# [Aim of the exercise]
Every line from the one with "Copia de otra" through the final line of the data below goes in the answer, copied exactly. Pictures do not.

# [Source material]
*** Begin section ***

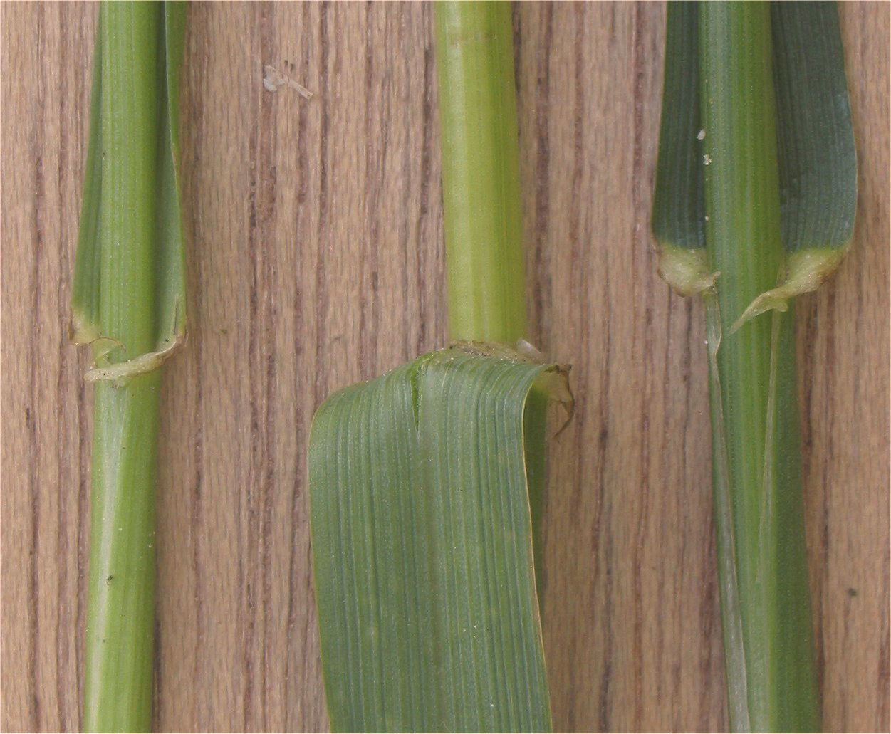 (Westerwoldsraaigras tongetje en oortjes) Lolium multiflorum
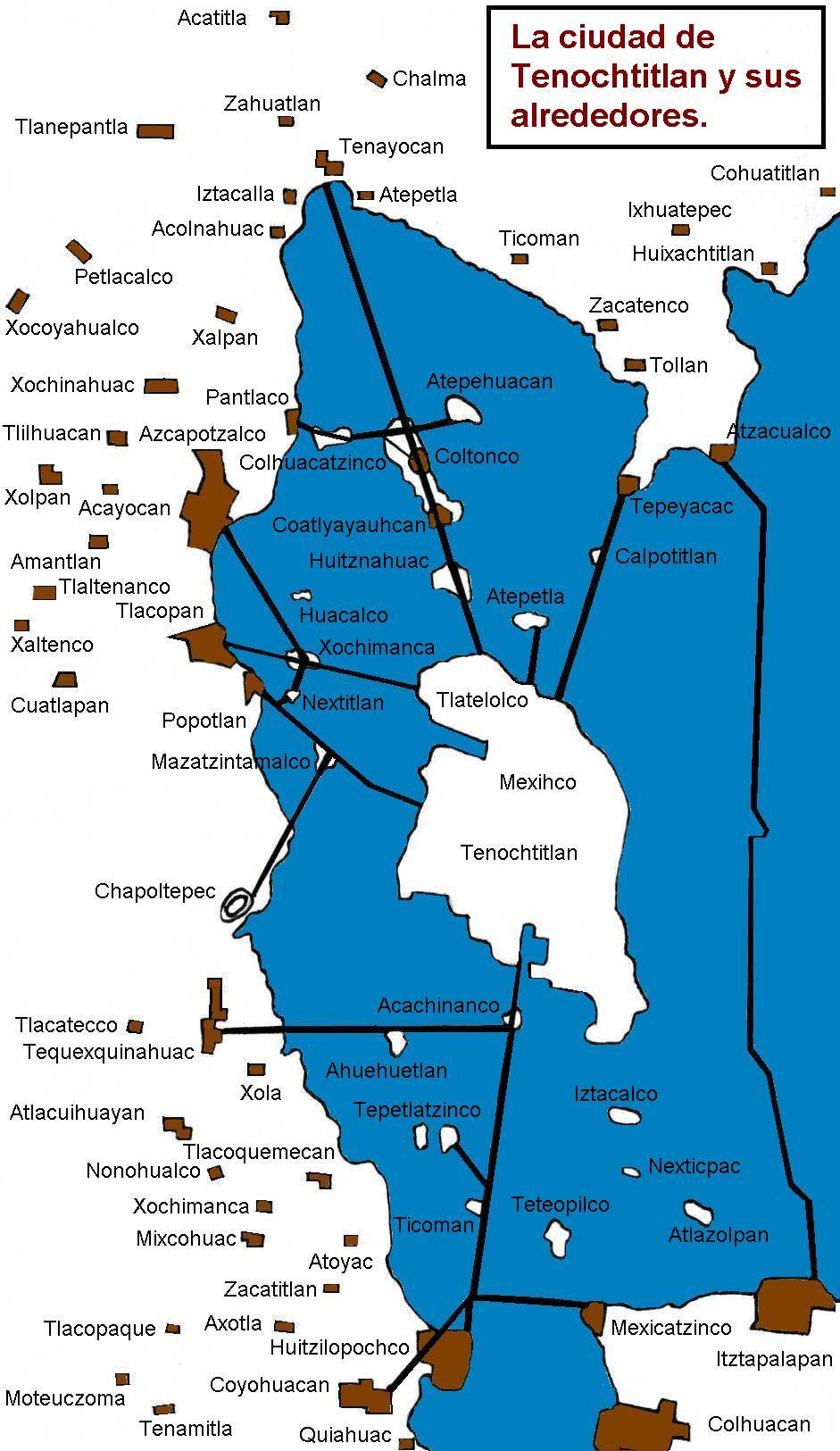 Copia de otra imagen, redibujado y con datos agregados
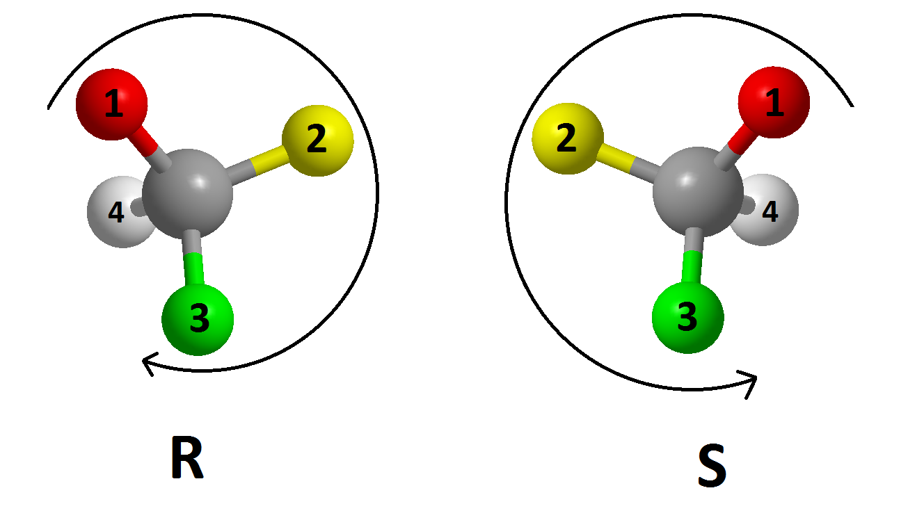 Assignació de les configuracions R i S en un centre quiral.
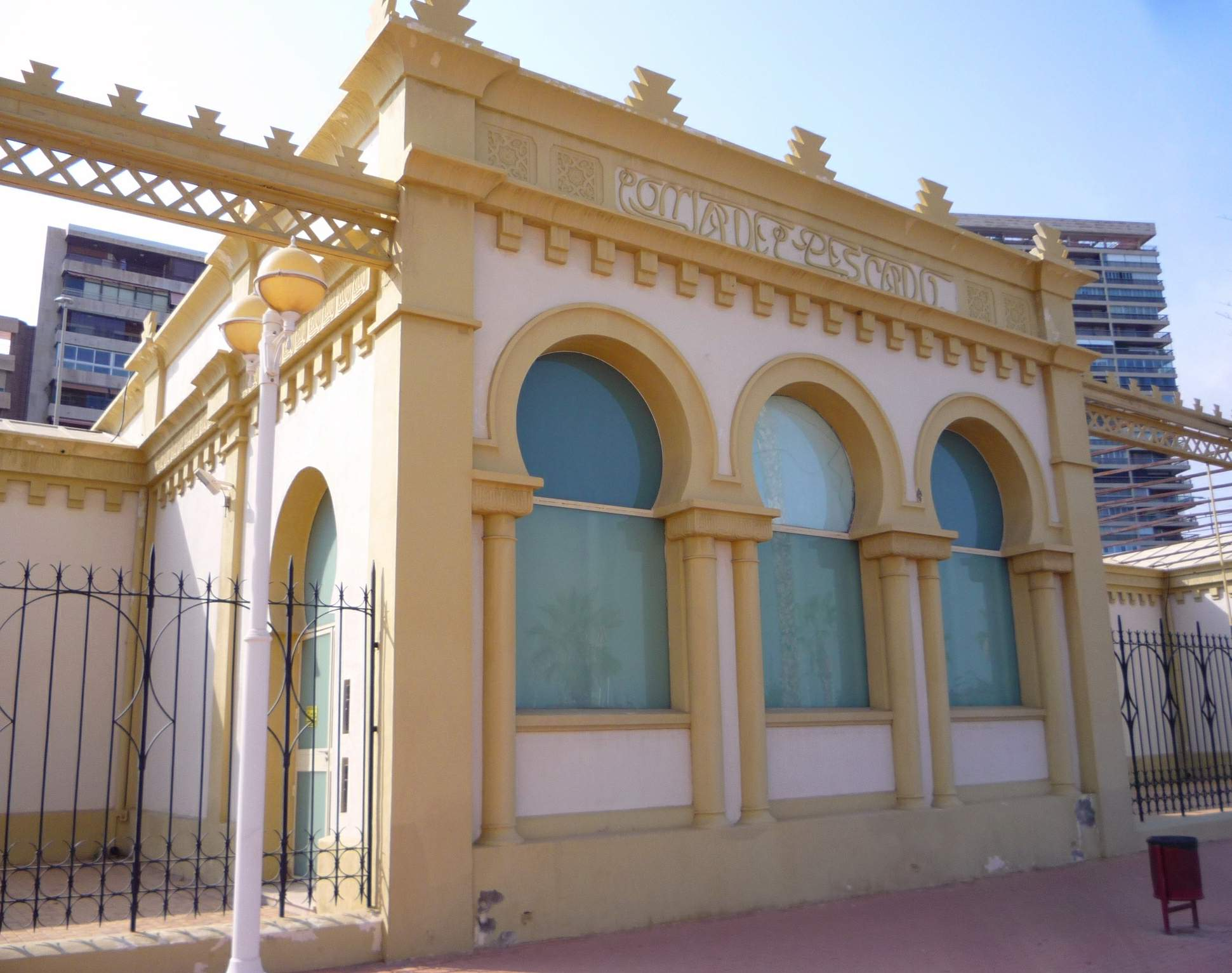 Alicante - Sala Municipal de Exposiciones 'Lonja del Pescado'

*** End section ***

# [Task output]
 Copia de otra imagen, redibujado y con datos agregados
 Assignació de les configuracions R i S en un centre quiral.
 Alicante - Sala Municipal de Exposiciones 'Lonja del Pescado'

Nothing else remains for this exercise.